Find the equation in standard form of the ellipse, given
Center (-2,4),vertices (-6,4) and(2,4) foci (-5,4) and (1,4)
Vertices:(3,5),(3,-5);minor axis of length 2
To find the equation of an ellipse in standard form, we need to know the coordinates of the center, the lengths of the major and minor axes, and the orientation of the ellipse.
In this case, the center of the ellipse is given as (-2,4). The x-coordinate of the center, -2, represents the horizontal shift from the origin, while the y-coordinate, 4, represents the vertical shift from the origin.
The vertices of the ellipse are given as (-6,4) and (2,4). These points lie on the major axis of the ellipse, which is a horizontal line passing through the center. From these vertices, we can determine the length of the major axis as the distance between them: 2 + 6 = 8.
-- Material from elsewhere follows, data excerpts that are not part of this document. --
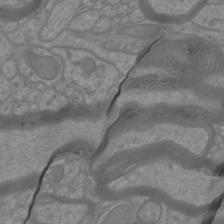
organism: Mouse
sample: Cortical neurons
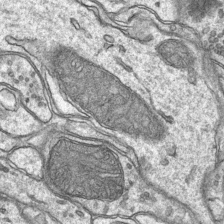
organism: Mouse
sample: CA1 Hippocampus
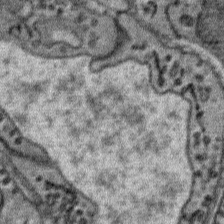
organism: Mouse
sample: Mouse Salivary gland
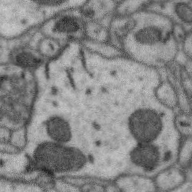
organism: Zebra finch
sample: Brain
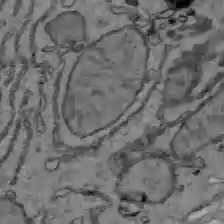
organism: C57BL Mouse
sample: Liver
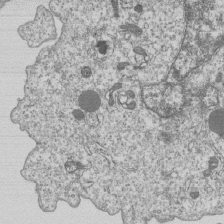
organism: Human
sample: MDA-MB-231 cells
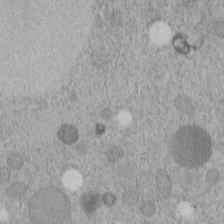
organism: C. elegans
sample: C. elegans embryo early stage
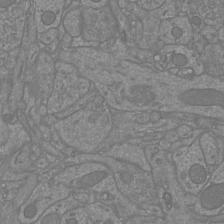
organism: Mouse
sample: Cortical neurons

The foci of the ellipse are given as (-5,4) and (1,4). These points lie on the same horizontal line as the vertices, and the distance from each focus to the center is called the eccentricity, denoted by the letter e. Since the foci have the same y-coordinate as the center, their x-coordinates give us the eccentricity: e = 5 - (-2) = 7.
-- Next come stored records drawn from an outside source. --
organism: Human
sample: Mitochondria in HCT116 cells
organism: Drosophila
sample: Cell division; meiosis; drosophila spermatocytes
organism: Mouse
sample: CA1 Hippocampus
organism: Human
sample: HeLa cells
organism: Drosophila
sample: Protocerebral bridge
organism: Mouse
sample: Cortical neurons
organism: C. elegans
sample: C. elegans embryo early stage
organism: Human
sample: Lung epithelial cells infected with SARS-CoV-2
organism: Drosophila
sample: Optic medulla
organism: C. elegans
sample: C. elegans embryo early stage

Now, we can determine the length of the minor axis using the formula: 2b = 2a * √(1 - e^2), where a is the length of the major axis and e is the eccentricity. Plugging in the values, we have: 2b = 8 * √(1 - 7^2) = 8 * √(1 - 49) = 8 * √(-48).
However, we can see that the value inside the square root is negative, meaning that the ellipse is not defined in the real number system. This indicates that there is an error in the given data.
Please recheck the given coordinates to ensure they are valid.